Hukum maqashid yang dimaksud ialah hukum wajib menghormati Nabi. Perantaranya ialah boikot. Jika dengan perantara boikot akan bisa menyadarkan Macron untuk menghormati Nabi, maka hukum boikot bisa menjadi wajib.
Beranjak kepada persoalan berikutnya. Jika kita bisa menyatakan bahwa boikot wajib dengan alasan diatas, maka berarti kita wajib stop membeli atau mengkonsumsi produk yang berasal atau diproduksi oleh Prancis. Lantas bagaimana dengan tindakan sebagian saudara kita yang membuang produk tersebut yang tentu saja sudah dia beli sebelumnya. Apakah hal tersebut juga wajib? Diperbolehkan? Atau tidak?
Untuk menjawab pertanyaan ini, maka kita perlu memahami sebuah kaidah fikih yang berbunyi:
اَلضَّرَرُ لَا يُزَالُ بِمِثْلِهِ
“Kemudharatan tidak dihilangkan dengan memunculkan kemudharatan yang semisal apalagi kemudharatan yang lebih parah”
Satu sisi kita tahu bahwa ada kemudharatan pada penggunaan produk yang kita boikot, tapi di sisi lain, ketika kita membuang produk tersebut, maka ada kemudharatan baru yang mengancam kita, yaitu tabdzir atau tindakan menyia-nyiakan barang, terlebih apabila barang tersebut ialah makanan.
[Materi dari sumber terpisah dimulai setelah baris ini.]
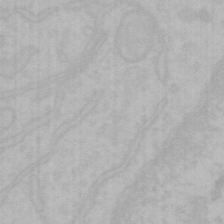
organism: Mouse
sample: Choroid plexus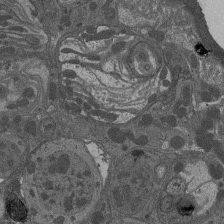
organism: Drosophila
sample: Antenna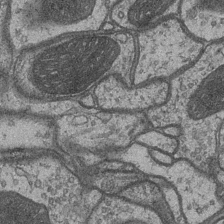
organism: Drosophila
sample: Optic medulla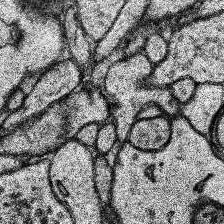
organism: Human
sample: Temporal Lobe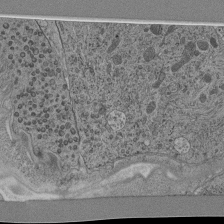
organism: C. elegans
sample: C. elegans pharynx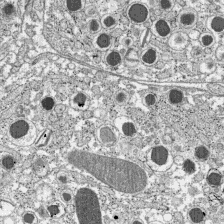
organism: C57BL Mouse
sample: Pancreatic islet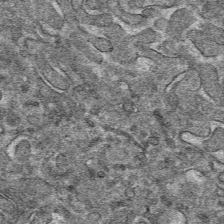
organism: Mouse
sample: Mouse hepatocytes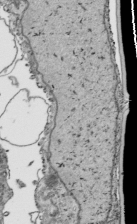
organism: Human
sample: Mitochondria in HCT116 cells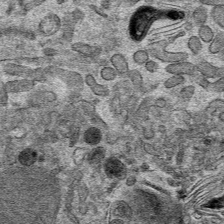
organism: Mouse
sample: Mouse hepatocytes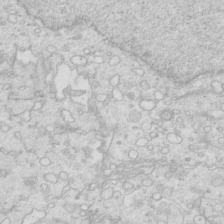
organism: Mouse
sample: Multiciliated cells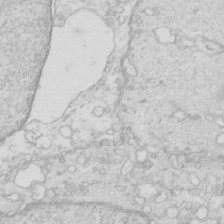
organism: Mouse
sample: Multiciliated cells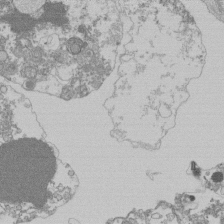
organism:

Allah berfirman dalam QS. Al-Isra [17]: 26-27,
وَءَاتِ ذَا ٱلْقُرْبَىٰ حَقَّهُۥ وَٱلْمِسْكِينَ وَٱبْنَ ٱلسَّبِيلِ وَلَا تُبَذِّرْ تَبْذِيرًا
wa āti żal-qurbā ḥaqqahụ wal-miskīna wabnas-sabīli wa lā tubażżir tabżīrā
Artinya: “Dan berikanlah kepada keluarga-keluarga yang dekat akan haknya, kepada orang miskin dan orang yang dalam perjalanan dan janganlah kamu menghambur-hamburkan (hartamu) secara boros”.
Larangan menyia-nyiakan harta ini pun ditegaskan oleh Rasulullah dalam sebuah hadis,
إِنَّ اللَّهَ كَرِهَ لَكُمْ ثَلاَثًا قِيلَ وَقَالَ ، وَإِضَاعَةَ الْمَالِ ، وَكَثْرَةَ السُّؤَالِ
“Sesungguhnya Allah membeci kalian karena 3 hal: “katanya-katanya” (berita dusta), menyia-nyiakan harta, dan banyak meminta.” (HR. Bukhari 1477 & Muslim 4578).
Dengan demikian, meskipun diniati sebagai ibadah, namun boikot dengan cara membuang produk orang kafir yang sudah kita beli, hukumnya adalah haram karena bisa dianggap sebagai tindakan menyia-nyiakan harta.
Pilihan yang lebih bijaksana dalam boikot sebenarnya ialah kita berhenti membeli produk-produk orang kafir, dan untuk produk yang sudah terlanjur kita miliki, sebaiknya kita konsumsi dengan baik agar jangan sampai tersia-siakan.
Demikian, semoga bermanfaat. Wallahu a’lam bi shawab.